Construction lawyers often classify general indemnification clauses as “broad,” “limited,” or “intermediate,” depending on whose actions caused the losses. Broad indemnification clauses require the Indemnitor to indemnify the Indemnitee for all losses related to the Indemnitor’s work, even losses caused solely by the Indemnitee. Intermediate indemnification clauses require the Indemnitor to indemnify the Indemnitee for all losses, except when the Indemnitee is 100% responsible for the loss. Limited indemnification clauses require the Indemnitor to indemnify the Indemnitee only to the extent the Indemnitee’s injuries and losses were caused by the Indemnitor.
Many states have adopted statutes limiting the enforceability of indemnification clauses. The statutes limit the Indemnitor’s obligation to indemnify the Indemnitee for the Indemnitee’s own negligence. The policy reason for regulating indemnity clauses is that society needs everyone to act non-negligently to prevent harm to persons or property. According to his logic, the indemnification clause creates a moral hazard by reducing the incentive for the Indemnitee to act reasonably to avoid loss.
Both North Carolina and South Carolina have anti-indemnity statutes. North Carolina’s anti-indemnity statute (N.C. Gen. Stat. § 22B-1) invalidates indemnification clauses in construction contracts that purport to require the Indemnitor to indemnify the Indemnitee for injuries or losses that result from the Indemnitee’s own negligence.
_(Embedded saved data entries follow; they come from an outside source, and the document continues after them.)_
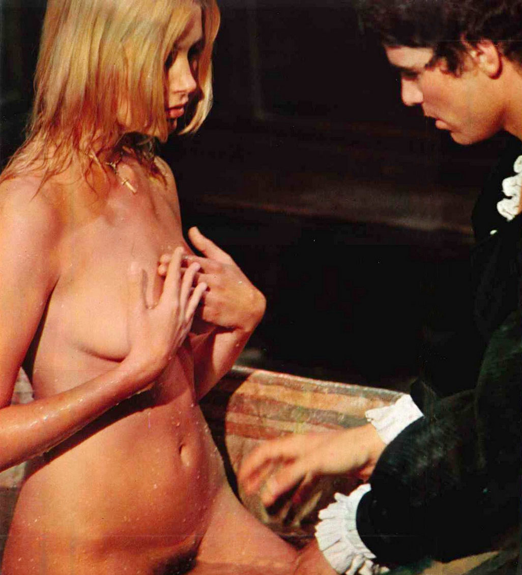 L'attrice svedese Janet Agren (a sinistra) in uno scatto di scena sul set del film Racconti proibiti... di niente vestiti (1972) di Brunello Rondi; si scorge anche l'attore Ben Ekland (a destra).
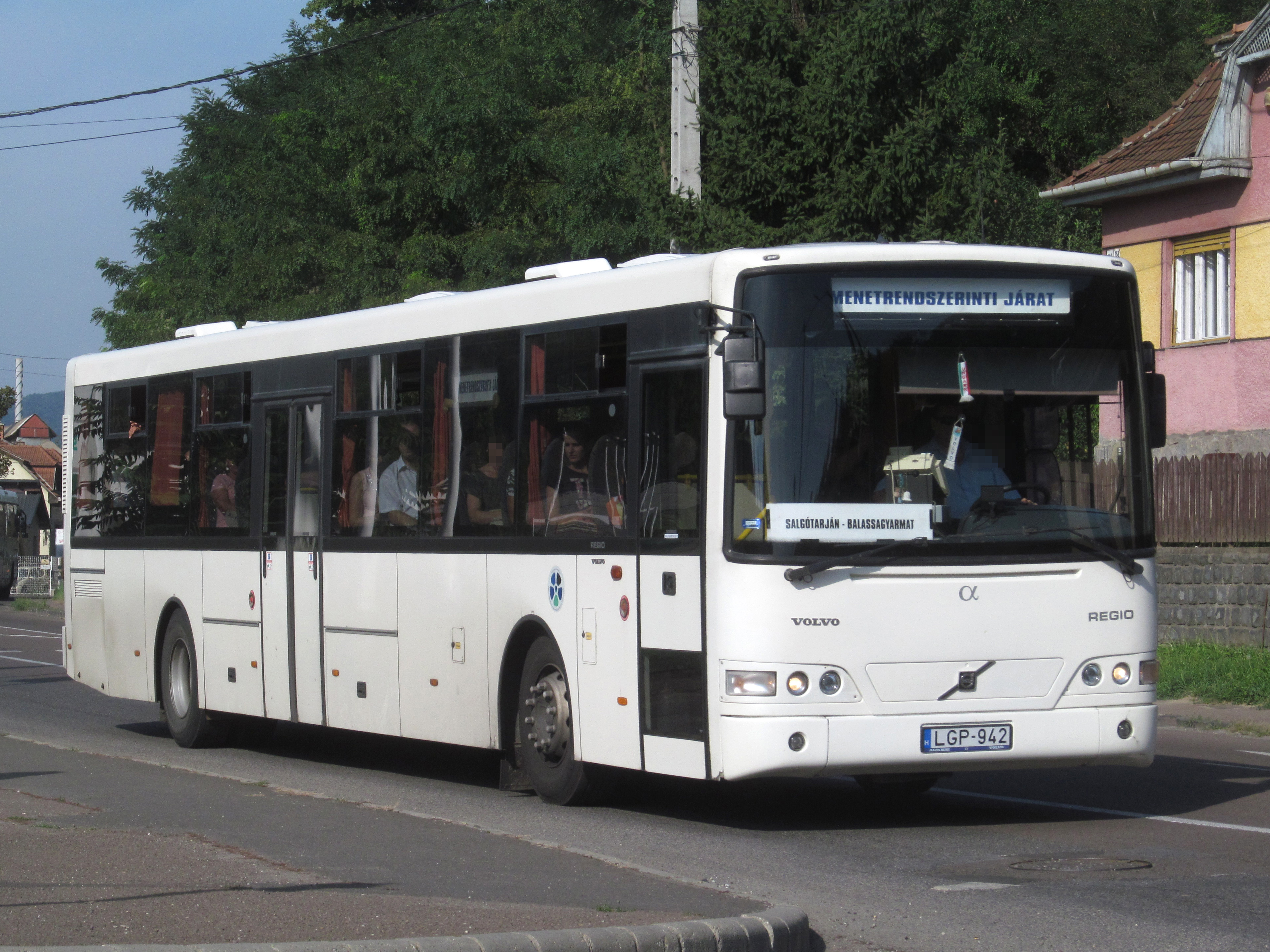 LGP-942 Volvo-Alfa Regio (Salgótarján)
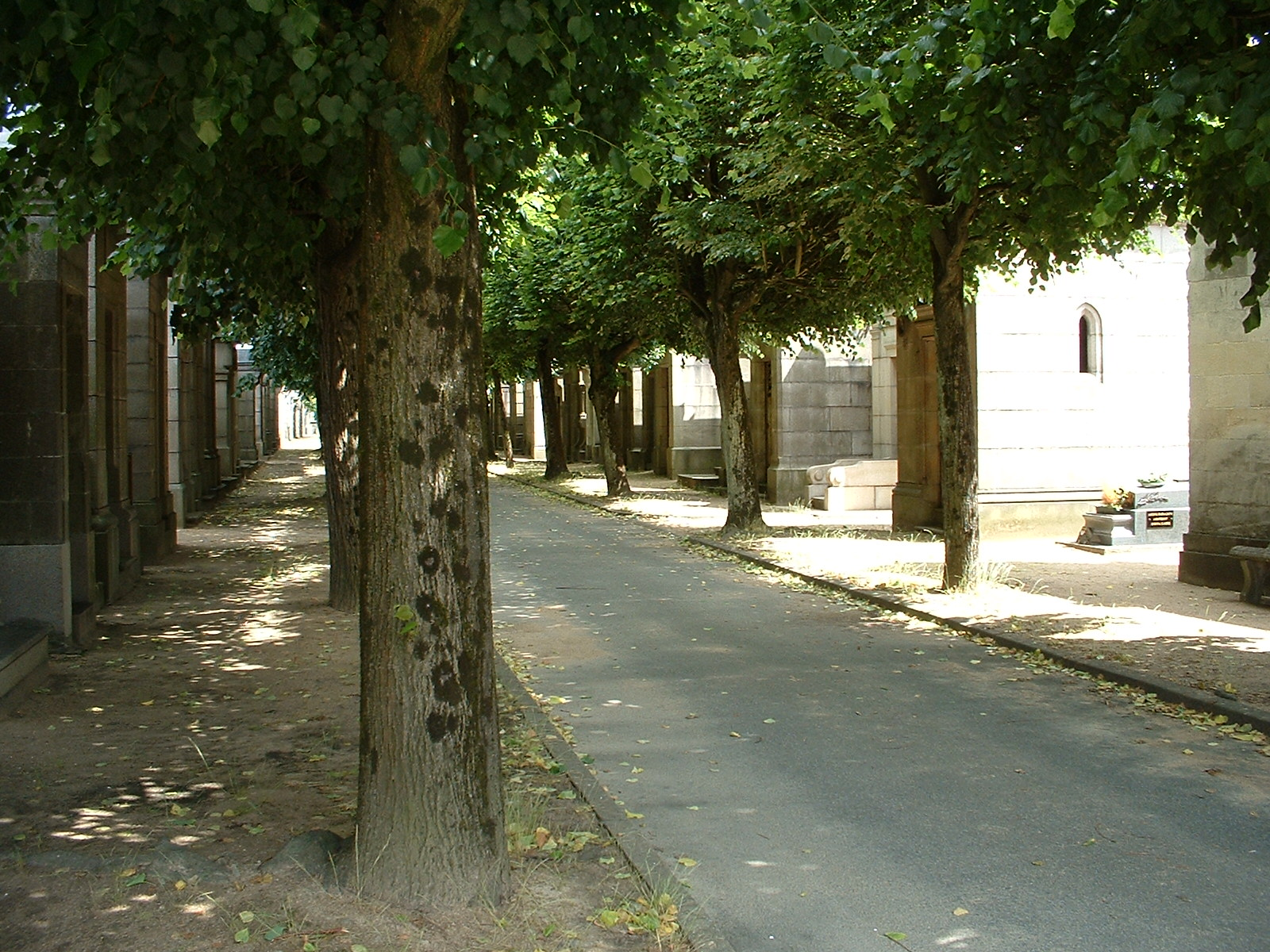 Nantes (France) - Cimetière Miséricorde - Allée centrale
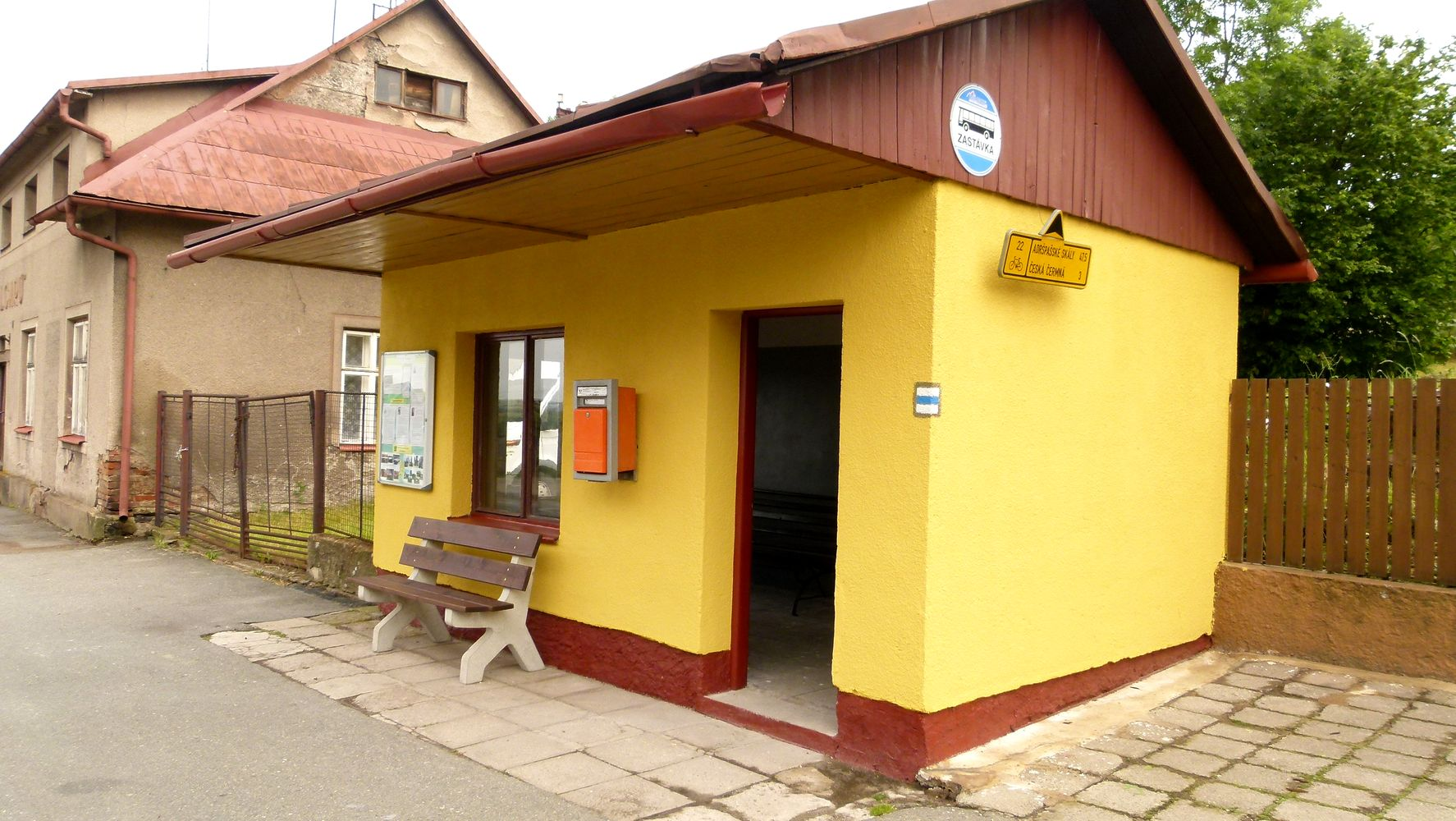 Zastávka

South Carolina’s statute (S.C. Code § 32-2-10) invalidates only indemnification clauses that purport to require the Indemnitor to indemnify the Indemnitee for injuries or losses that result from the Indemnitee’s sole negligence.
Anti-indemnity statutes are the reason most indemnification clauses contain the phrase, “To the fullest extent allowed by law.” Such phrases are called “savings clauses.” Savings clauses ask the court to remove the portions of indemnification clauses that violate a statute but to enforce the remaining language. Most courts honor savings clauses.
Considerations for the Parties
Indemnitors prefer narrow indemnification clauses that limit their risk. Limited clauses expose Indemnitors to less liability. Clauses that require indemnification only for negligence that results in personal injury or damage to property other than the work itself provide the added benefit of tracking the language of a typical CGL insurance policy. This tracking can allow the Indemnitor to pass risk to an insurer.
Indemnitees prefer broad indemnification clauses because they want to avoid suffering losses that result from improper performance of work. Many Indemnitees expect Indemnitors to absorb all the risks associated with the performance of the contract.
In negotiating construction contracts, many parties look to industry-form contracts as an arbiter of “fairness.” What do industry form contracts say about indemnification? Both AIA A201 (2017 - §3.18) and ConsensusDocs 200 (§10.1.1) contain indemnification provisions that require the contractor to indemnify the owner for losses that arise from the contractor’s performance of the work, with two important limitations:
- The losses must be attributable to personal injury or damage to property other than the work, and
- The contractor is liable only to the extent the losses resulted from the negligence of the contractor (or the contractor’s employees or subcontractors).
Under the form contracts, negligence by the Owner does not provide a defense (but an anti-indemnity statute might).
Understanding indemnification clauses helps construction industry participants and their counselors negotiate better contracts and evaluate their contractual risks with coverage under their insurance programs.